▸ Work instructions
The records below are to be restated word for word; their pictures are not.

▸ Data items
┄┄┄┄┄┄┄┄┄┄

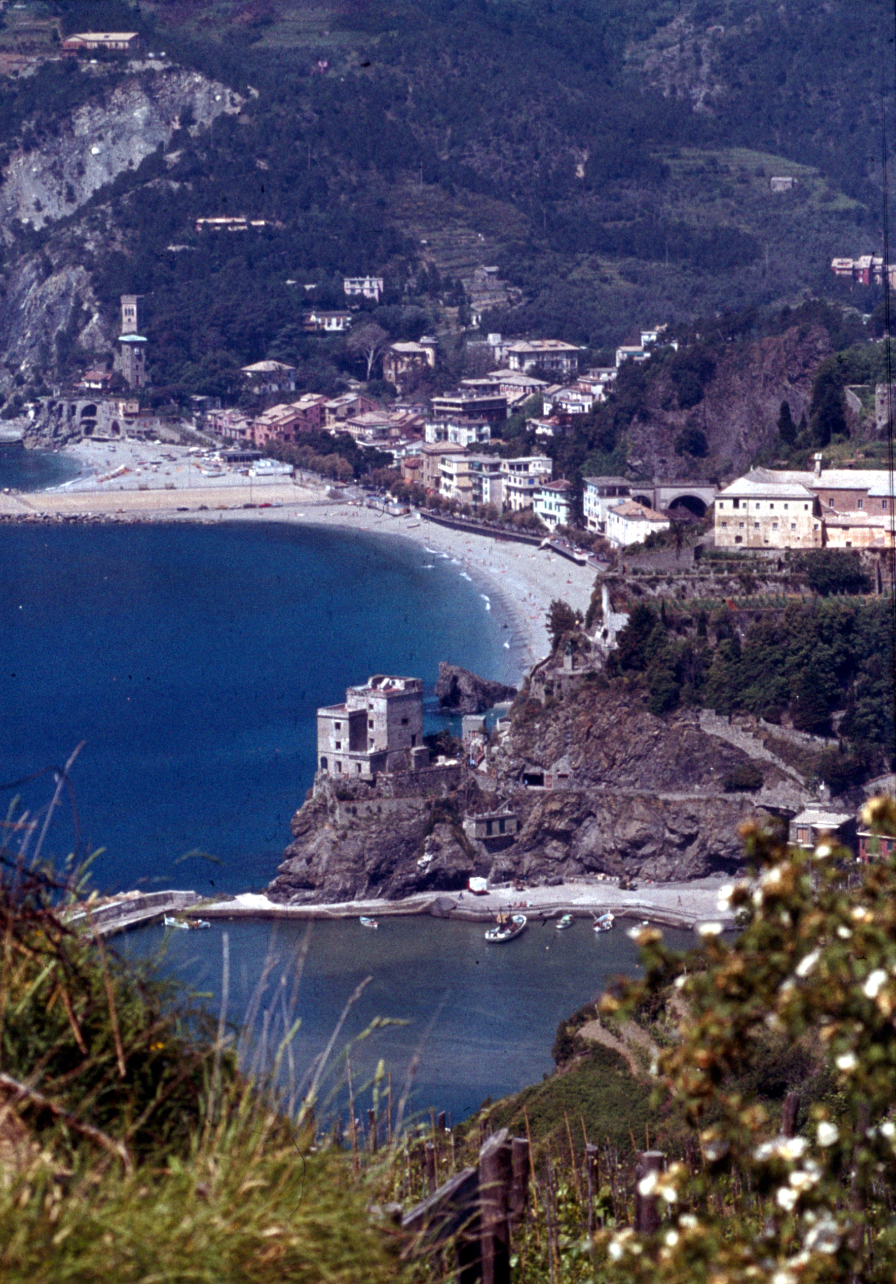 Monterosso al Mare
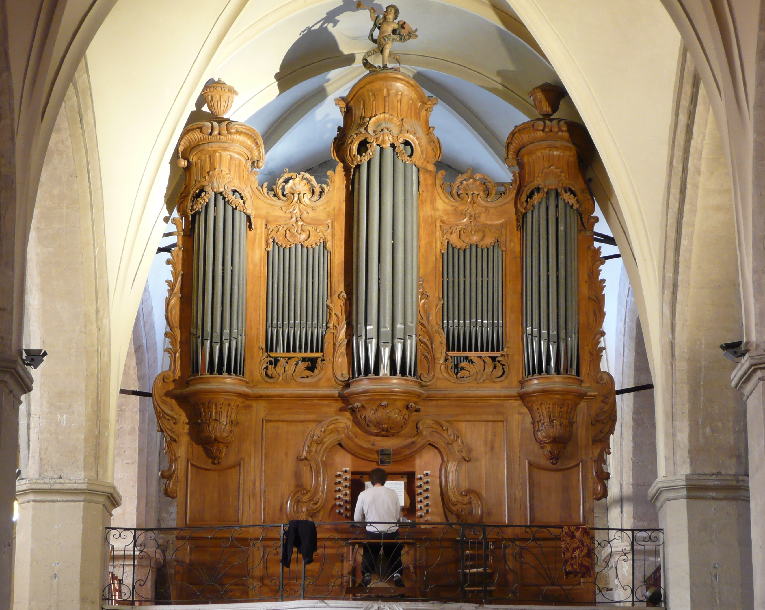 Dans la collégiale St Jean-Baptiste de Roquemaure, un joyau de la facture d'orgue provençale, cas unique où l'instrument est plus ancien que le buffet qui le protège. Construit en 1690 par Barthélémy & Honoré Julien pour les Cordeliers d'Avignon, seul exemplaire du Plein-jeu Renaissance Provençal conservé intact.
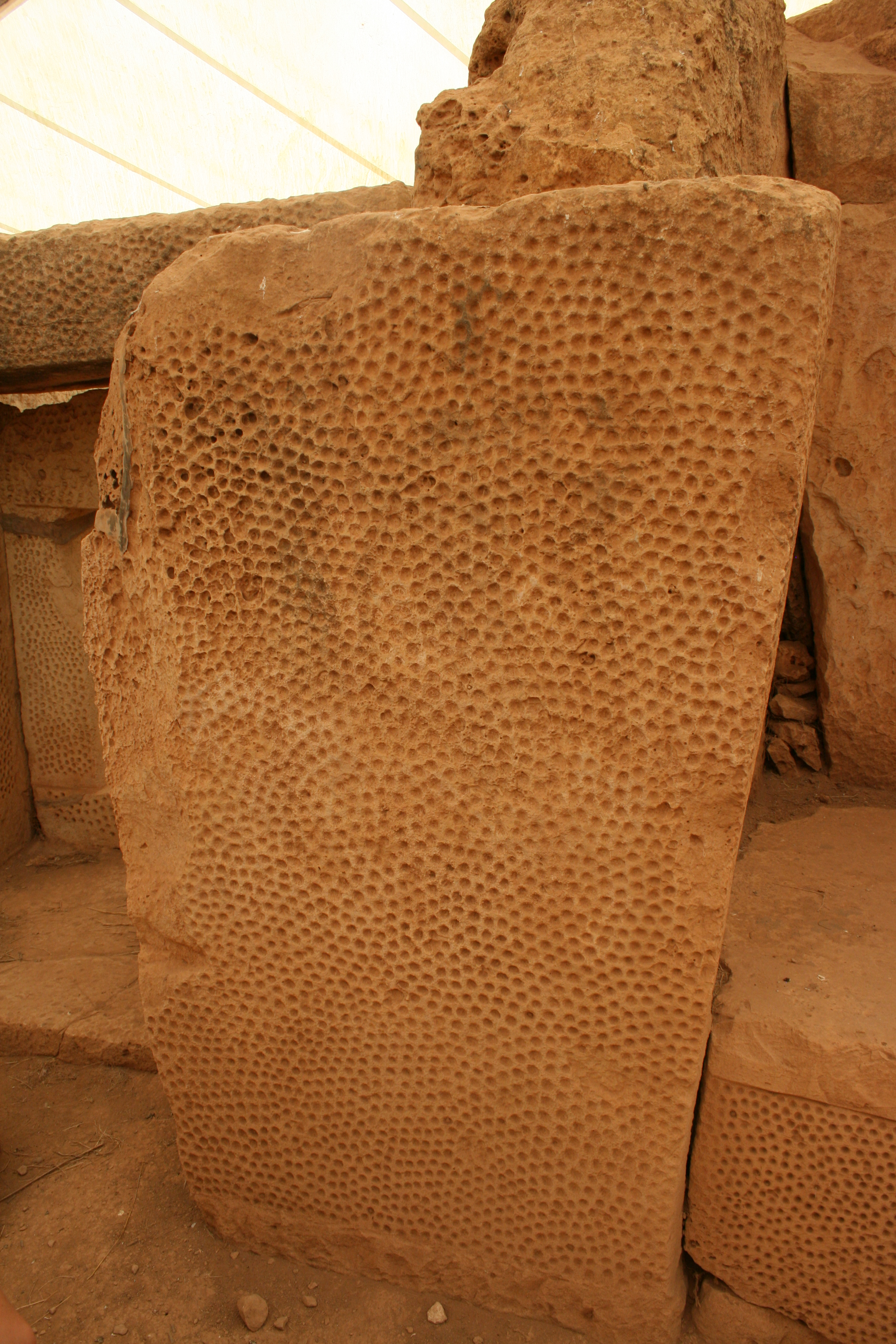 Bearbeiteter Kalkstein in Mnajdra
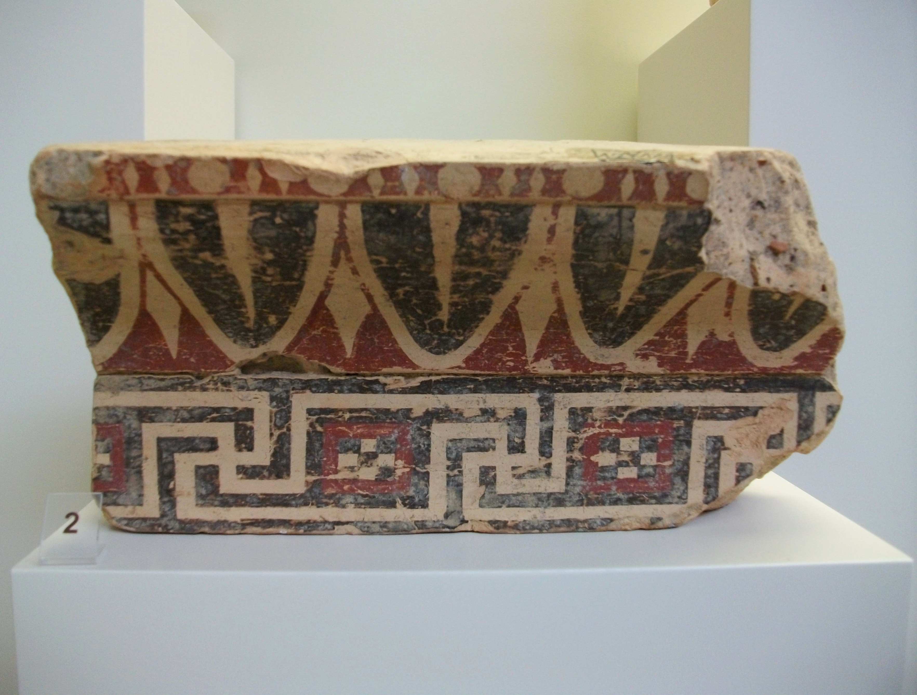 Part d'un cimaci jònic procedent del taller de Fídies a Olímpia, principis del segle IV aC. Museu arqueològic d'Olímpia.
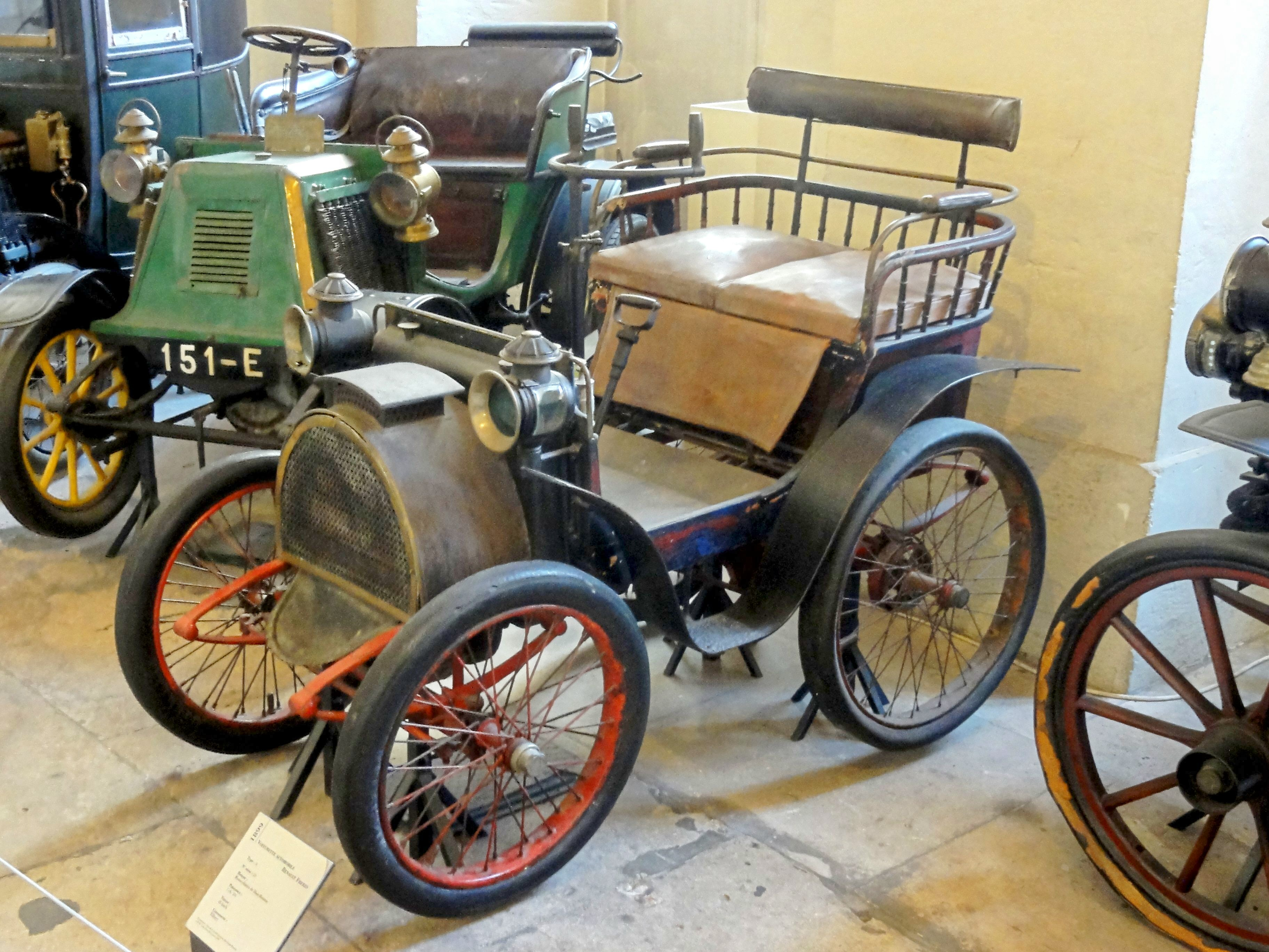 Voiturette automobile Renault frères, type A, 1899.

┄┄┄┄┄┄┄┄┄┄

▸ Your solution
 Monterosso al Mare
 Dans la collégiale St Jean-Baptiste de Roquemaure, un joyau de la facture d'orgue provençale, cas unique où l'instrument est plus ancien que le buffet qui le protège. Construit en 1690 par Barthélémy & Honoré Julien pour les Cordeliers d'Avignon, seul exemplaire du Plein-jeu Renaissance Provençal conservé intact.
 Bearbeiteter Kalkstein in Mnajdra
 Part d'un cimaci jònic procedent del taller de Fídies a Olímpia, principis del segle IV aC. Museu arqueològic d'Olímpia.
 Voiturette automobile Renault frères, type A, 1899.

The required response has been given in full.